Research report 2022 - Max Planck Institute for Demographic Research
What data from online genealogies reveal about historical life expectancy
Authors
Alburez-Gutierrez, Diego; Stelter, Robert
Departments
Max-Planck-Forschungsgruppe „Ungleichheiten in Verwandtschaftsbeziehungen“ (Alburez-Gutierrez)
Arbeitsbereich „Fertilität und Wohlbefinden“ am Max-Planck-Institut für demografische Forschung, Rostock; Max Geldner Assistenzprofessor für quantitative Wirtschaftsgeschichte, Universität Basel (Stelter)

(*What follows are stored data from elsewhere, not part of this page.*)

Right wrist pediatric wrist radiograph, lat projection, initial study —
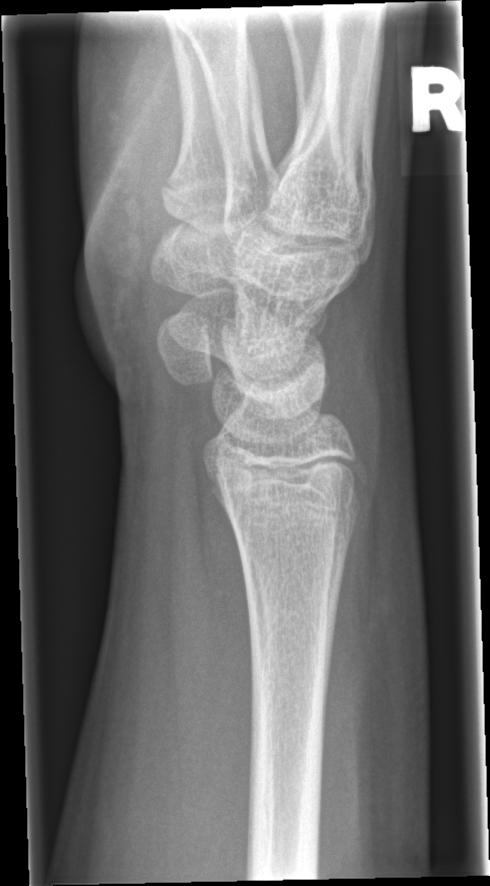

Findings: Fracture: none labeled.
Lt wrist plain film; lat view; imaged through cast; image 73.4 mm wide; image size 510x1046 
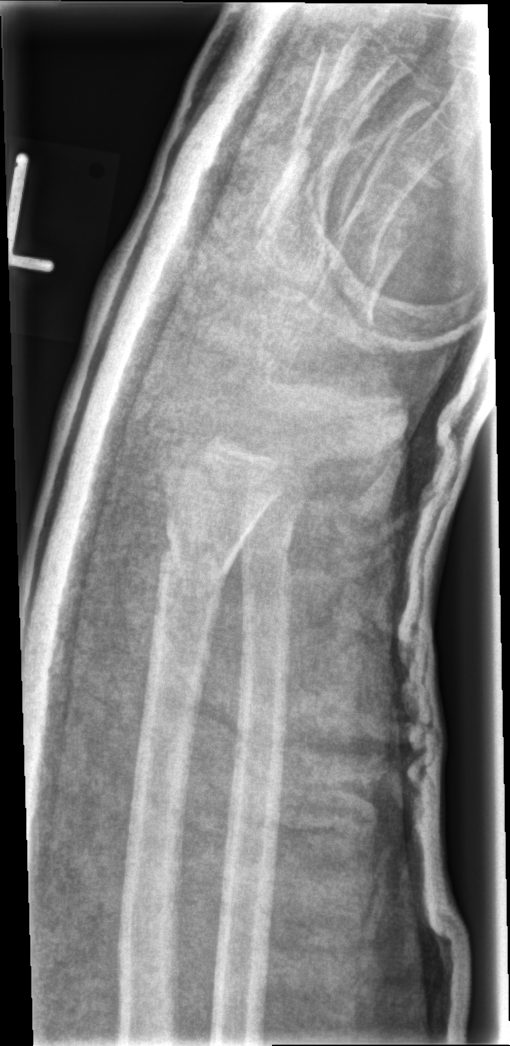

Arbeitsbereich „Fertilität und Wohlbefinden“ am Max-Planck-Institut für demografische Forschung, Rostock; Max Geldner Assistenzprofessor für quantitative Wirtschaftsgeschichte, Universität Basel (Stelter)
Summary
Online genealogy data are beset by a number of biases that affect their representativity. Diego Alburez-Gutierrez from the Max Planck Institute for Demographic Research and his colleague Robert Stelter show this with the example of a user-generated dataset from the FamiLinx project. They calculate the remaining life expectancy of men aged 30 who lived in the German Empire between 1500 and 1910 and the Netherlands between 1600 and 1909. Their work highlights the need to develop bias-correction methods to analyze historical population trends derived from crowdsourced digital data.